## EXERCISE DESCRIPTION
Where does "fracture" appear in the data? Return each line that holds it.

----- EXERCISE MATERIAL -----

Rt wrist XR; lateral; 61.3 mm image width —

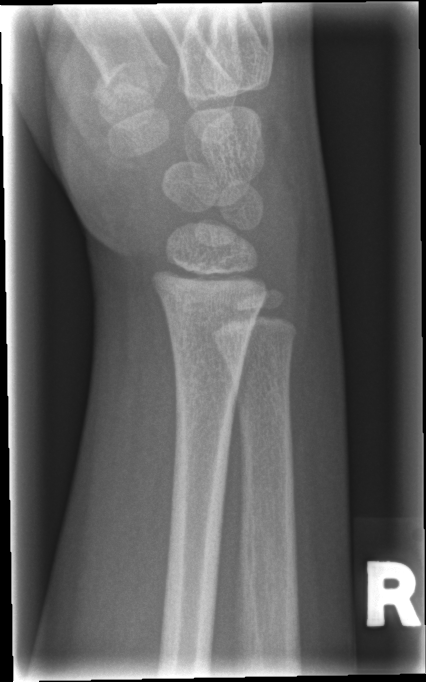
No fracture bounding box.
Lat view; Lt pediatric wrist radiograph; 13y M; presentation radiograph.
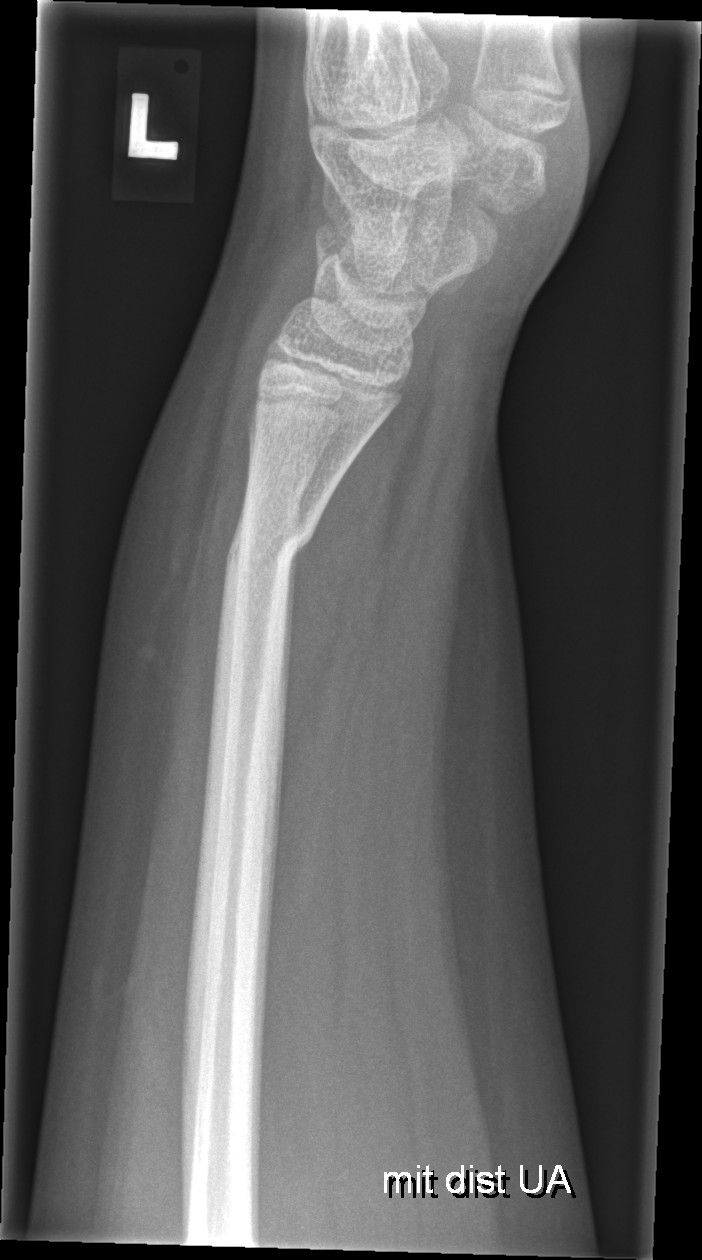 pronator sign: (left=281, top=404, right=408, bottom=787)
AO classification: 23-M/2.1
bone fracture: 1 @ (left=219, top=511, right=320, bottom=585)
soft tissue abnormality: (left=91, top=335, right=253, bottom=827)

-----

## SOLUTION
No fracture bounding box.
bone fracture: 1 @ (left=219, top=511, right=320, bottom=585)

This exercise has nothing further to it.